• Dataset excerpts
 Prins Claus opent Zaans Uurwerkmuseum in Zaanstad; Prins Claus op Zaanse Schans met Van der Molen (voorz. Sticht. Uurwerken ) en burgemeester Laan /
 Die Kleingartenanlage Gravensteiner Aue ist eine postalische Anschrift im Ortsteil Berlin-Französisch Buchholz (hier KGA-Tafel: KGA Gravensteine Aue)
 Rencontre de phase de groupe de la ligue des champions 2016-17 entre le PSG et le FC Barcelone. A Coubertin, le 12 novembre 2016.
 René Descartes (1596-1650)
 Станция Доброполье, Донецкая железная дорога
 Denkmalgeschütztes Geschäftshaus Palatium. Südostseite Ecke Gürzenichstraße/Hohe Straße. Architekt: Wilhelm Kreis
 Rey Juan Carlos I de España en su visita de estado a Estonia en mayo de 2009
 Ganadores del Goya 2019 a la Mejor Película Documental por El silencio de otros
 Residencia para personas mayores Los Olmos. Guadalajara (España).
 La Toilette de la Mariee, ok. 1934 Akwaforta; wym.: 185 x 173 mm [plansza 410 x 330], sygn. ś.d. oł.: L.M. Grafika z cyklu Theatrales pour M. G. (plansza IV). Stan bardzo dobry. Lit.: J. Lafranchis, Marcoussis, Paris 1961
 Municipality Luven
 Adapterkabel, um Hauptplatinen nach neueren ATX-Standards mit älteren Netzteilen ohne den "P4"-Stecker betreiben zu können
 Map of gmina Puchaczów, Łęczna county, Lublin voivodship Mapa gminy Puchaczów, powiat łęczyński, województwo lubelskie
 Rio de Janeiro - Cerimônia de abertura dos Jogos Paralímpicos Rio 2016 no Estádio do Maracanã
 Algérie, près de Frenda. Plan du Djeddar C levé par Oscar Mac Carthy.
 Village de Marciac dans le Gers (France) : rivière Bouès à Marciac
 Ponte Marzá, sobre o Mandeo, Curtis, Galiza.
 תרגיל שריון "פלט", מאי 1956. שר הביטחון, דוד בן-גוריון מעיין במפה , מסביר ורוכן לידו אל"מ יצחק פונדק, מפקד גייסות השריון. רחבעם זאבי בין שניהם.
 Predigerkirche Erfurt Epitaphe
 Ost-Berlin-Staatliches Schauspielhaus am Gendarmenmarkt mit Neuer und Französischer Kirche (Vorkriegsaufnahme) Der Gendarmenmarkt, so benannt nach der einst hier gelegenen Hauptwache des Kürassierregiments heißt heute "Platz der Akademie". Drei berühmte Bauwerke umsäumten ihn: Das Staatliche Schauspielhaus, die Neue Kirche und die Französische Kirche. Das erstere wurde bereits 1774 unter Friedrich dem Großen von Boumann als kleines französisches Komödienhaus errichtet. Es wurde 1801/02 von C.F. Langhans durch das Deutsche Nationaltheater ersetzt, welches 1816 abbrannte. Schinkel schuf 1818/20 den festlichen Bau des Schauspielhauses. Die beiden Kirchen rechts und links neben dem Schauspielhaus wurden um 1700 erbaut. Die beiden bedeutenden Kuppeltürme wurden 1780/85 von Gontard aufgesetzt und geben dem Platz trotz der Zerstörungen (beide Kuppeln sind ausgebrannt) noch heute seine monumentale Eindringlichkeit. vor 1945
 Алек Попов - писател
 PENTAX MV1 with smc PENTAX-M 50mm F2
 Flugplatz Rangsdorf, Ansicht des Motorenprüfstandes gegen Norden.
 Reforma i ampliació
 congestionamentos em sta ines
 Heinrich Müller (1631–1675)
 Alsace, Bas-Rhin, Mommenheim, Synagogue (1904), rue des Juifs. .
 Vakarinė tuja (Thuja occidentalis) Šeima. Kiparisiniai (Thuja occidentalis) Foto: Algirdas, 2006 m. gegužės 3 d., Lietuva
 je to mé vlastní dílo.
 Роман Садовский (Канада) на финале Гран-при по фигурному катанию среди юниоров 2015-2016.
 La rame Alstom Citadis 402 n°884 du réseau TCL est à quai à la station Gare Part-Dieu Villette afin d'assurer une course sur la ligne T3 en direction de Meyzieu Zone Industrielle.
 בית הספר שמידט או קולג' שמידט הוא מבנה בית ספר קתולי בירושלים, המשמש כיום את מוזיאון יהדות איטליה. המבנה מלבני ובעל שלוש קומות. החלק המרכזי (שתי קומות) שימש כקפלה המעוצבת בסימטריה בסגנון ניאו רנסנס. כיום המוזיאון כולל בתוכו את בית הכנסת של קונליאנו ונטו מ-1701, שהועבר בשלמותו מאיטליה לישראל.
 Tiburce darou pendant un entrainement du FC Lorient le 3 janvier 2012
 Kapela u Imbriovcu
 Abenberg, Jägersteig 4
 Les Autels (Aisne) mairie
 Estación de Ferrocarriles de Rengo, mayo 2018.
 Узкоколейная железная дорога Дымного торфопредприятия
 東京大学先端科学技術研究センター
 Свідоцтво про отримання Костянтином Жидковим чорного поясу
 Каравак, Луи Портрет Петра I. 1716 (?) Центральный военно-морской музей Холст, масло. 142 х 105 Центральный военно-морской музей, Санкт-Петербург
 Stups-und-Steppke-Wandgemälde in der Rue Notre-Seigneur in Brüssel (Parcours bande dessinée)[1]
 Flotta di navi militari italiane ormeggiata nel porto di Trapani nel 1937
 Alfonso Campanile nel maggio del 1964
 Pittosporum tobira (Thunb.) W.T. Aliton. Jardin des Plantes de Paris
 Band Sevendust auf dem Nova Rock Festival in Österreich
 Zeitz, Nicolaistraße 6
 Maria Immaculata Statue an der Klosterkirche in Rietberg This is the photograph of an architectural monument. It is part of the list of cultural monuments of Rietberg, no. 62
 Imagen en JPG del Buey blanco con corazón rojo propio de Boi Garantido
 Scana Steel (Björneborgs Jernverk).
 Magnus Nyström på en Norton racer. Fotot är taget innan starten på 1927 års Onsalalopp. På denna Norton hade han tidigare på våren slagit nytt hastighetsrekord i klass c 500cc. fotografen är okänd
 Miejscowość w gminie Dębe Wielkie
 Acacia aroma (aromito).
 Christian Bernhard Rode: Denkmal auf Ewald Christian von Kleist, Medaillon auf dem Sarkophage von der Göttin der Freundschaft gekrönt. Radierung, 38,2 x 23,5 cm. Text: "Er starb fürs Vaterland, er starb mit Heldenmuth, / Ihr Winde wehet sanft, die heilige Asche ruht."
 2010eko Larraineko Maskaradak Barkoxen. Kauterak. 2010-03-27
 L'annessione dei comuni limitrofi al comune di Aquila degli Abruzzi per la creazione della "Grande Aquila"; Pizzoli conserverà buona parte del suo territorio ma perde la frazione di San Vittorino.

• Goal of the exercise
Report the lines above that contain "дорога".

• Solved problem
 Станция Доброполье, Донецкая железная дорога
 Узкоколейная железная дорога Дымного торфопредприятия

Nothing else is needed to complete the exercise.